Wilfred Chow and Dov Levin. “The Diplomacy of Whataboutism and US Foreign Policy Attitudes.” International Organization 78 (Winter 2024): 103-133. Foreign policy observers are familiar with “whataboutism.” It’s a rhetorical defense by actors that violate international norms by claiming some variation of, “but what about these bad things that all these other holier-than-thou actors are doing?” Russia excels at whataboutism.
Chow and Levin conduct some excellent survey work to see how whataboutism affects U.S. public attitudes. The results are depressing but necessary reading:
Does whataboutism work in global affairs? When states face international criticism, they often respond with whataboutism: accusing their critics of similar faults. Despite its prevalence in policy discussions, whataboutism remains an understudied influence strategy. This study investigates how states use whataboutism to shape American public opinion across various international issues. We find, using survey experiments, that whataboutism mitigates the negative impacts of criticism by reducing public approval of US positions and backing for punitive actions. Whataboutist critiques referencing similar, recent misdeeds have more power to shape opinions. However, the identity of the whataboutist state does not significantly affect effectiveness. US counter-messaging often fails to diminish the effects of whataboutism. These results show that whataboutism can be a potent rhetorical tool in international relations and that it warrants greater attention from international relations scholars.

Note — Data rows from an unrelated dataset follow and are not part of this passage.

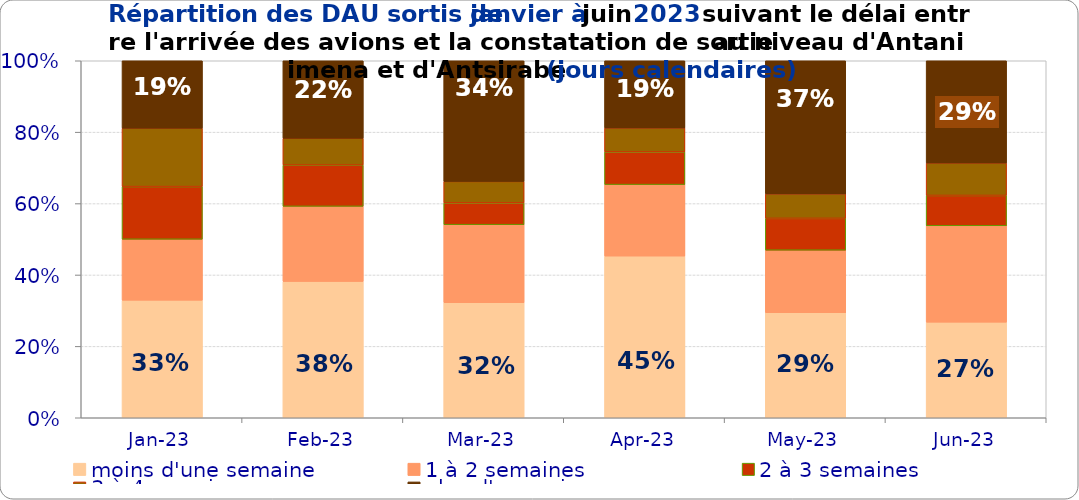
| Category | moins d'une semaine | 1 à 2 semaines | 2 à 3 semaines | 3 à 4 semaines | plus d'un mois |
|---|---|---|---|---|---|
| 2023-01-01 | 0.329 | 0.171 | 0.148 | 0.164 | 0.189 |
| 2023-02-01 | 0.382 | 0.21 | 0.116 | 0.075 | 0.217 |
| 2023-03-01 | 0.322 | 0.218 | 0.061 | 0.06 | 0.338 |
| 2023-04-01 | 0.453 | 0.2 | 0.092 | 0.067 | 0.188 |
| 2023-05-01 | 0.294 | 0.175 | 0.089 | 0.069 | 0.373 |
| 2023-06-01 | 0.268 | 0.27 | 0.085 | 0.091 | 0.286 |

Soyoung Lee, “Resources and Territorial Claims: Domestic Opposition to Resource-Rich Territory,” International Organization 79 (forthcoming, published online August 29, 2024). I haven’t read this one yet, but it seems like a juicy thesis! Here’s the abstract:
Are states more interested in claiming territories that have economic resources? While previous theories of international relations assume that resources make a territory more tempting to claim, all else equal, I argue that certain types of economic resources can make states less willing to claim a territory. The presence of capital-intensive resources—such as oil or minerals—raises concerns about how the benefits of acquiring the territory would be distributed within the nation. These distributional concerns make it harder and costlier for leaders to mobilize widespread and consistent support for claiming resource-rich lands. Using original geocoded data on territorial claims in South America from 1830 to 2001, I show that states are indeed less likely to claim lands that have oil or minerals, even when they can be claimed for historical or administrative reasons. I then illustrate the theoretical mechanism through a case study of Bolivia, comparing Bolivian attitudes toward reclaiming its two lost provinces, the Chaco and the Litoral. By showing how the presence of economic resources can become a liability in mobilizing unified support, this paper questions the widespread assumption that resources make territories more desirable to claim.
Latin America is a slightly weird region when it comes to international relations theory testing, but this a very interesting argument — so interesting I might need to revise my fall course syllabi at the last minute!
Okay, everyone — back to reading!
How to put this… if you write the sentence, “In recent years, for a new book, I have spent time in a community of like-minded thinkers who take calculated risks for a living,” and you consider the possibility that this like-minded group might make correlated errors in their judgment, you might be suffering from groupthink.
Read Dave Karpf’s epic BlueSky thread for a page-by-page critique of Silver’s book.
It seems odd to treat whataboutism as specifically anti-American, and to identify it so closely with Russia (it was a staple of Soviet-era rhetoric, but not nearly so much for Putin).
The most prevalent form of whataboutism in contemporary debate is its use to defend Israel against criticism for war crimes etc. Here's a typical example from Bret Stephens in the NY Times
https://www.nytimes.com/2024/08/27/opinion/gaza-protests-venezuela.html
Thanks for the reference to Karpf … saved me reading Silver’s latest!